Довольно близкие и дружественные связи были у Александра Александровича с Булгариным и Гречем. Это не должно удивлять нас, если мы вспомним, что и тот, и другой, плывя тогда по ветру, либеральничали и, кроме того, занимали очень выгодное положение в литературном мире, как издатели и редакторы при собственном журнале. Они нуждались в молодых силах и могли давать им ход. В их кабинете, действительно, собиралась тогда пишущая молодежь, и литературное образование, например, Греча могло в известной степени даже импонировать. Надо помнить также, что до 1825 года нравственная и литературная физиономия Булгарина и Греча не определилась настолько, чтобы заставить сотрудников их журналов усомниться в их искренности, их литературной и гражданской чистоплотности. Михаил Александрович Бестужев говорит об отношениях своих и своего брата к Булгарину и Гречу очень определенно, но едва ли верно и справедливо. «Знакомство с Гречем, – пишет он, – началось у брата Александра в 1817 году на корабле “Не тронь меня” и поддерживалось в продолжение всего времени церемонно холодно, потому что с Гречем, как величайшим эгоистом, сближение дружеское было невозможно. Мы, все братья, посещали его дом как фокус наших литературных талантов, любили умную болтовню хозяина, временем горячую полемику гостей и при прощании, переступив порог, не оставляли за ним ничего заветного. О Булгарине и говорить нечего: это был в глазах наших балаганный фигляр, приманивающий люд в свою комедь кривляниями и площадными прибаутками. Брат Александр его посещал довольно часто, но уж вовсе не ради его милых глазок».[141] Память в данном случае изменила Михаилу Бестужеву или он задним числом дал оценку своего отношения к старым знакомым. Александр Александрович говорил о них иначе и писал в одном письме: «Гречу я много обязан нравственно, ибо в его доме развился мой ум от столкновения с другими. Греч первый оценил меня и дал ход. Греч первый после моего потопа предложил мне сотрудничество – это было благородным геройством по времени».[142] В другом письме он говорил: «Греч, так сказать, выносил меня под мышкой из яйца: первый ободрил меня и первый оценил. Ему обязан я грамматическим знанием языка и если реже прежнего ошибаюсь в ятях – тому виной опять он же. Нравственным образом одолжен я им неоплатно, за прежнюю приязнь и добрые советы».[143]

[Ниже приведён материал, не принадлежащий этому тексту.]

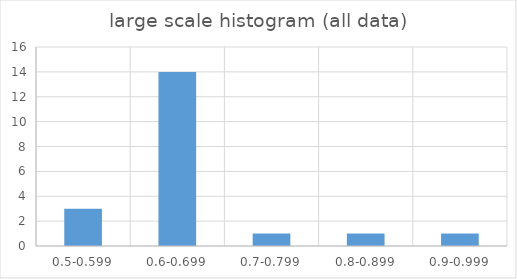
| Category | Series 0 |
|---|---|
| 0.5-0.599 | 3 |
| 0.6-0.699 | 14 |
| 0.7-0.799 | 1 |
| 0.8-0.899 | 1 |
| 0.9-0.999 | 1 |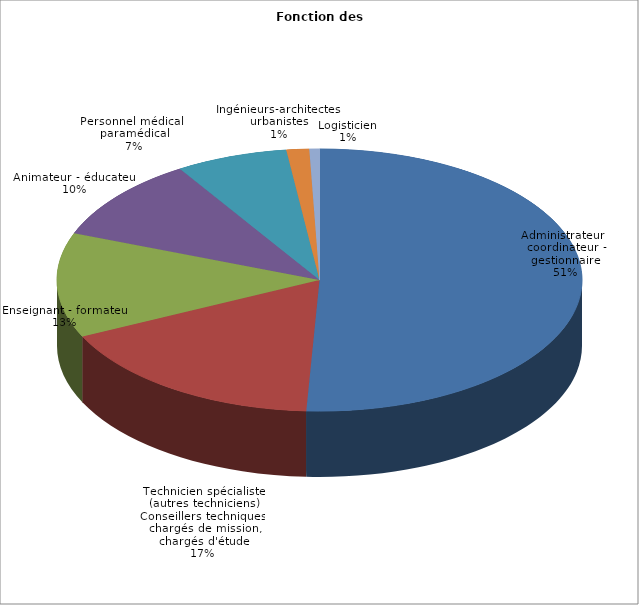
| Category | Nombre de volontaires | % |
|---|---|---|
| Administrateur - coordinateur - gestionnaire | 980 | 0.508 |
| Technicien spécialiste (autres techniciens)
Conseillers techniques, chargés de mission, chargés d'étude | 330 | 0.171 |
| Enseignant - formateur | 249 | 0.129 |
| Animateur - éducateur | 198 | 0.103 |
| Personnel médical - paramédical | 133 | 0.069 |
| Ingénieurs-architectes-urbanistes | 27 | 0.014 |
| Logisticien | 12 | 0.006 |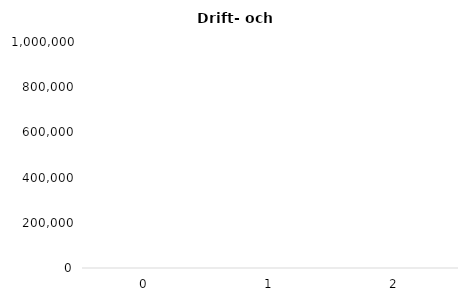
| Category | Drift/förvaltningskostnader |
|---|---|
| 0.0 | 0 |
| 1.0 | 0 |
| 2.0 | 0 |

Что касается Булгарина, то еще в самом начале 20-х годов Бестужев писал ему дружеские письма, говорил ему о том, как его любит, отдавал отчет в своих занятиях древностями, извещал, как успешно идет его изучение польского языка, как он читает Нарушевича, Немцевича, Красицкого, писал ему, что он учится по-польски, для него, Булгарина, как Булгарин учился итальянскому для Альфьери, называл его «милый», приписывал в конце писем всякие нежности по-польски.[144] «У Булгарина я обыкновенно проводил время», – говорил Бестужев своим судьям.[145]

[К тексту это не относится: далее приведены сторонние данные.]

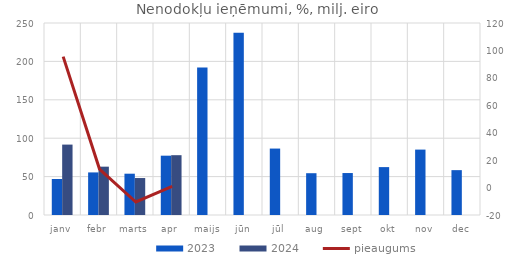
| Category | 2023 | 2024 |
|---|---|---|
| janv | 46.896 | 91.674 |
| febr | 55.445 | 62.936 |
| marts | 53.782 | 48.128 |
| apr | 77.237 | 77.884 |
| maijs | 192.092 | 0 |
| jūn | 237.322 | 0 |
| jūl | 86.507 | 0 |
| aug | 54.412 | 0 |
| sept | 54.638 | 0 |
| okt | 62.367 | 0 |
| nov | 85.157 | 0 |
| dec | 58.406 | 0 |

Пять лет спустя после катастрофы Бестужеву пришлось обратиться к старому другу с деловым письмом из Дербента по поводу помещения в его журнале одной своей повести. Он писал ему уже на «вы», думал, что он забыт Булгариным, скромно напоминал ему о себе, присыпал даже лести в свое письмо, назвав «Выжигина» и «Дмитрия Самозванца» памятниками всесветной литературы… и получил от Булгарина в ответ письмо самое теплое и дружеское. Бестужев был в восторге, что старый знакомый его вспомнил в несчастии: «Я было отпел тебя из немногого числа своих приятелей, – писал он ему, – но старина ожила, и спасибо тебе». «Я не разлюбил тебя», – говорил он ему же в одном из последних своих писем, и это была правда, хотя Бестужев и не заблуждался насчет некоторых сторон характера своего доброго знакомого. «С Гречем и Булгариным я был приятелем, – рассказывал он К. Полевому, – но если бы вы знали, как я резал их (продажность)!